> Though be grateful for the fact that
> the text is out there at all and
> you don't have to OCR it yourself!
well heck, i'm _extremely_ grateful for project gutenberg.
as the forerunner of _all_ the net collaboration projects,
including wikipedia, it has _tremendous_ value to me...
so that's first and foremost.
having said that, however, o.c.r. ain't difficult these days.
scanning (and all that it entails, including rounding up
a hard-copy to scan) is the hardest part of the equation,
and google (and others) are taking care of all that hassle.
but yeah, as i said, correcting that o.c.r. is where all the
p.g. e-texts will come in handy, in the next cyberlibrary.
> Also you can see the issue from the point of view
> of the original transcribers as well. For example
> I've just been restoring the italics in the PG text of Nostromo,
> and very often the transcriber users initial caps for a word
> that was originally in italics - probably a more elegant and
> reader-friendly solution than using forward slashes for italicized words.
well, maybe. the problem is, though, that it's an ambiguous coding,
so it becomes impossible to restore things to their original state...
a forward-slashes method -- while maybe not "reader-friendly" --
would have at least been unambiguous enough to easily un-do...
> I don't understand why you would need a new mark-up,
> correctly used, html mark-up [eg h1 for the book title
> h2 for the part or section title and h3 for the chapter]
> gives you all the semantic information you need.

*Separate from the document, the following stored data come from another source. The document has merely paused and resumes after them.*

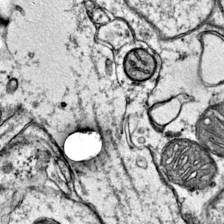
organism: Mouse
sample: Primary visual cortex
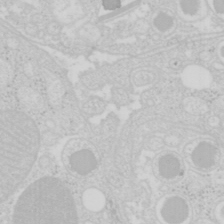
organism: Mouse
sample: Pancreas
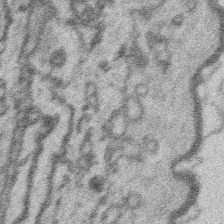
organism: Platynereis dumerilii
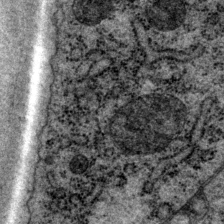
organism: P. pacificus
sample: Pharynx
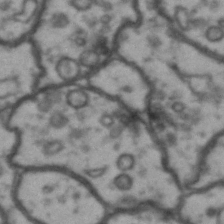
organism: Drosophila
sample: Brain
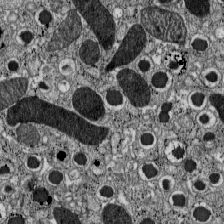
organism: C57BL Mouse
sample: Pancreatic islet
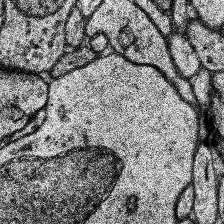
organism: Human
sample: Temporal Lobe
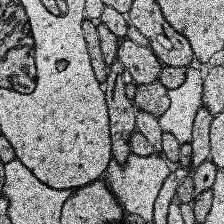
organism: Human
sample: Temporal Lobe
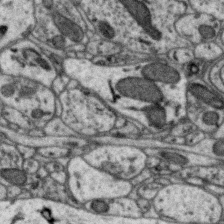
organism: Zebra finch
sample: Brain
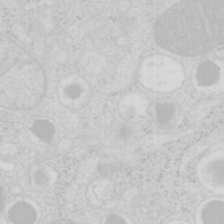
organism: Mouse
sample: Pancreas
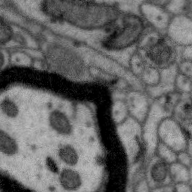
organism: Zebra finch
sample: Brain
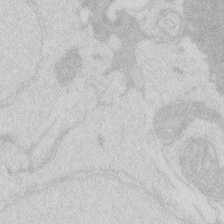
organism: Zebrafish
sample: Macrophage
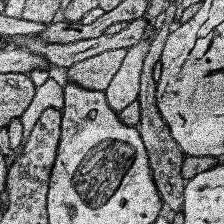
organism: Human
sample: Temporal Lobe
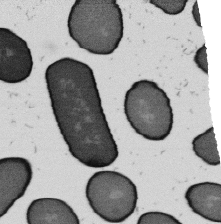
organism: B. subtilis
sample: Bacterial spore
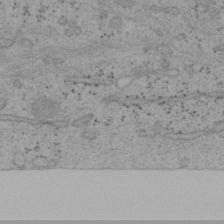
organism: Human
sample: HeLa cells
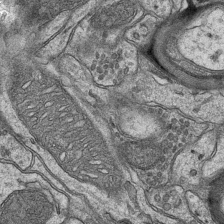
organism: Mouse
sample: CA1 Hippocampus
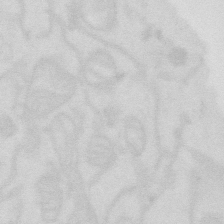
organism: Human
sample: HeLa cells
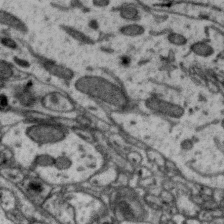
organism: Zebra finch
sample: Brain
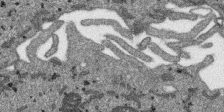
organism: Human
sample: Lung epithelial cells infected with SARS-CoV-2
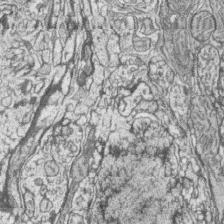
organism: Zebrafish
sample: synaptic ribbons in rod cells and cone cells
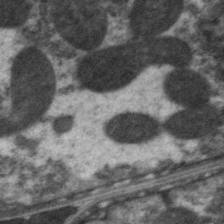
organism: C. elegans
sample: Pharynx
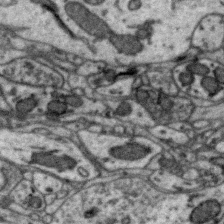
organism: Zebra finch
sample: Brain
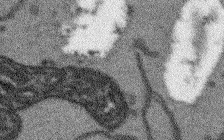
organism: Arabidopsis thaliana
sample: Root tip
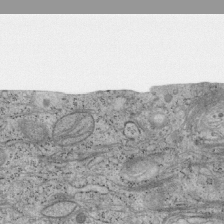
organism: Human
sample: HeLa cells
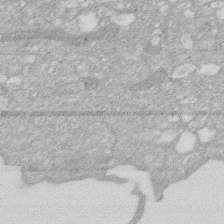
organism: Human
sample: HIV infected U937 cells
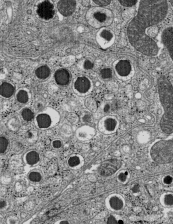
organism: C57BL Mouse
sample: Pancreatic islet
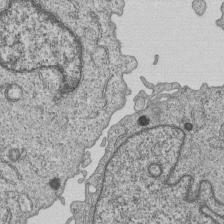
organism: Human
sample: MDA-MB-231 cells
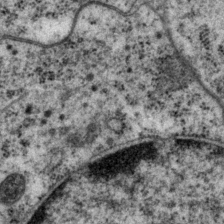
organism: P. pacificus
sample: Pharynx
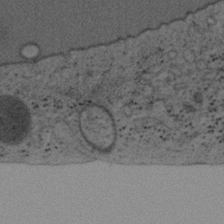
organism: Human
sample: HeLa cells
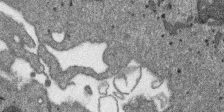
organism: Human
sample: Lung epithelial cells infected with SARS-CoV-2
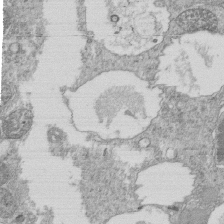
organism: Tetrahymena
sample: Cilia in tetrahymena
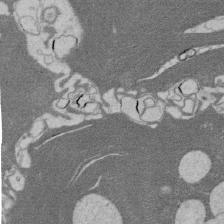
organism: Rat
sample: Salivary granule
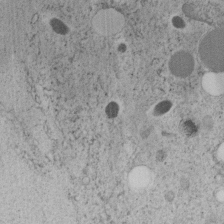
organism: C. elegans
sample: C. elegans embryo early stage
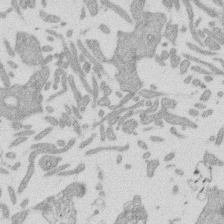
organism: Mouse
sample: Dividing mouse embryo 1 cell stage
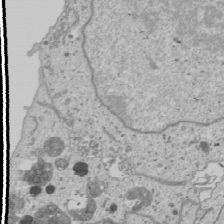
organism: Human
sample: Mitochondria in U2OS cells
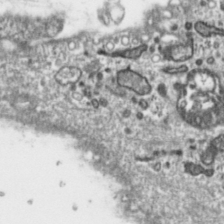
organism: Toxoplasma gondii
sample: Parasites in a vacuole inside a host cell
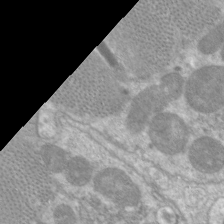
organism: C. elegans
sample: Pharynx
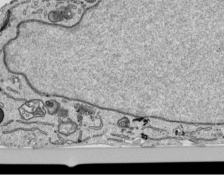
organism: Human
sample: Mitochondria in HCT116 cells
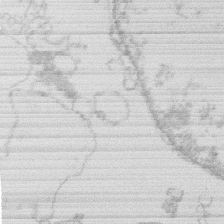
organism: Human
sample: Macrophage cells
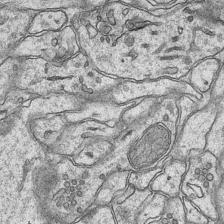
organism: Mouse
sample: CA1 Hippocampus

well, the problem with .html is that its obtrusive markup makes it
hard to maintain (e.g., correct, edit, compare, update, re-mix, etc.),
as well as to read in the underlying "master" format.
do a view-source on this page:
then compare that source-html to this page:
particularly since the .zml file actually _generated_ the .html one,
i think it's pretty easy to tell which file would be easier to maintain,
especially with a library of thousands of e-texts (let alone millions).
and then of course when you ratchet up the difficulty to the level of
the .epub format, where each e-text file needs accompanying files,
you're just asking for trouble. in my view, complex formats like that
are simply the old-guard dinosaur publishing-houses attempting to
raise the cost-of-entry for us "amateur" newbies, whose new capacity
for self-publishing will totally and completely subvert their business.
they're attempting to find a way to maintain their status as middlemen,
so they can continue to siphon off a good percentage of the revenue...
> Personally I believe that plain vanilla html
> (or its baby siblings markdown, textile etc) is the new ascii.
markdown and textfile are both light-markup systems,
and thus of the same type as my zen markup language.
(except my z.m.l. is even less obtrusive than they are.)
but yes, this is the way of the future. authors want to write,
not be caught up in unnecessary complexities of file-formats.